The axis 178 formed from the center of rotation 166 through the cornea center 164 to the pupil 162 comprises the optical axis of the eye. A gaze vector 180 may also be referred to as the line of sight or visual axis which extends from the fovea through the center of the pupil 162. In some embodiments, the optical axis is determined and a small correction is determined through user calibration to obtain the visual axis which is selected as the gaze vector. For each end user, a virtual object may be displayed by the display device at each of a number of predetermined positions at different horizontal and vertical positions. An optical axis may be computed for each eye during display of the object at each position, and a ray modeled as extending from the position into the user's eye. A gaze offset angle with horizontal and vertical components may be determined based on how the optical axis must be moved to align with the modeled ray. From the different positions, an average gaze offset angle with horizontal or vertical components can be selected as the small correction to be applied to each computed optical axis. In some embodiments, only a horizontal component is used for the gaze offset angle correction.

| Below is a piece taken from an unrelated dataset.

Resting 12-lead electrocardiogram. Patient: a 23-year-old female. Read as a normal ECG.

As depicted in FIG. 2C, the gaze vectors 180l and 180r are not perfectly parallel as the vectors become closer together as they extend from the eyeball into the field of view at a point of gaze. At each display optical system 14, the gaze vector 180 appears to intersect the optical axis upon which the sensor detection area 139 is centered. In this configuration, the optical axes are aligned with the inter-pupillary distance (IPD). When an end user is looking straight ahead, the IPD measured is also referred to as the far IPD.

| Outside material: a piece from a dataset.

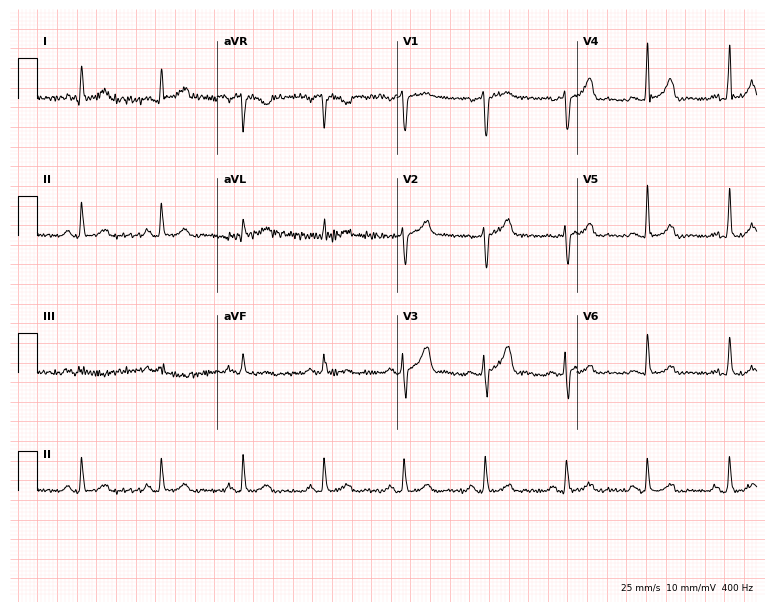
12-lead ECG from a male, 38 years old. Labelled as a normal ECG.
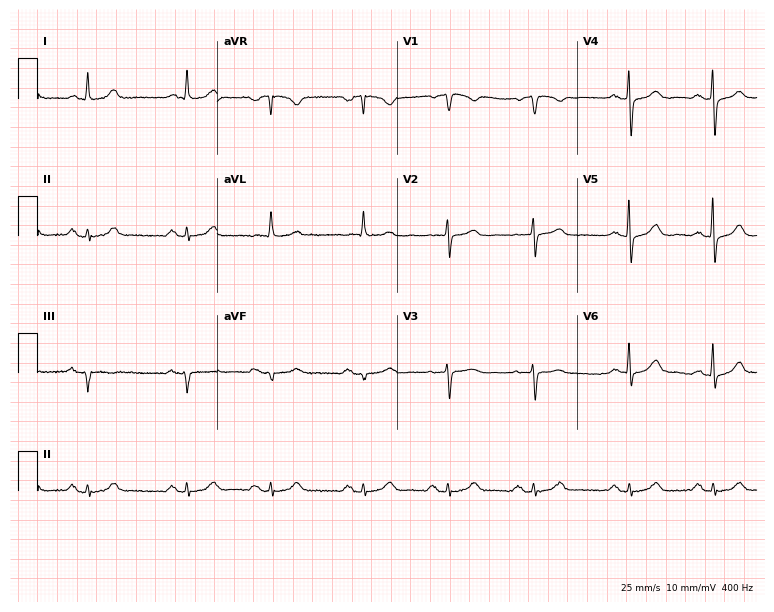
12-lead ECG from a male patient, 84 years old. Recorded interpretation: within normal limits.

FIG. 2D depicts one embodiment of a portion of an HMD 2 in which gaze vectors extending to a point of gaze are used for aligning a near inter-pupillary distance (IPD). HMD 2 is one example of a mobile device, such as mobile device 19 in FIG. 1. As depicted, the cornea 168l of the left eye is rotated to the right or towards the end user's nose, and the cornea 168r of the right eye is rotated to the left or towards the end user's nose. Both pupils are gazing at a real object 194 within a particular distance of the end user. Gaze vectors 180l and 180r from each eye enter the Panum's fusional region 195 in which real object 194 is located. The Panum's fusional region is the area of single vision in a binocular viewing system like that of human vision. The intersection of the gaze vectors 180l and 180r indicates that the end user is looking at real object 194. At such a distance, as the eyeballs rotate inward, the distance between their pupils decreases to a near IPD. The near IPD is typically about 4 mm less than the far IPD. A near IPD distance criteria (e.g., a point of gaze at less than four feet from the end user) may be used to switch or adjust the IPD alignment of the display optical systems 14 to that of the near IPD. For the near IPD, each display optical system 14 may be moved toward the end user's nose so the optical axis, and detection area 139, moves toward the nose a few millimeters as represented by detection areas 139ln and 139rn.

More information about determining the IPD for an end user of an HMD and adjusting the display optical systems accordingly can be found in U.S. patent application Ser. No. 13/250,878, entitled “Personal Audio/Visual System,” filed Sep. 30, 2011, which is herein incorporated by reference in its entirety.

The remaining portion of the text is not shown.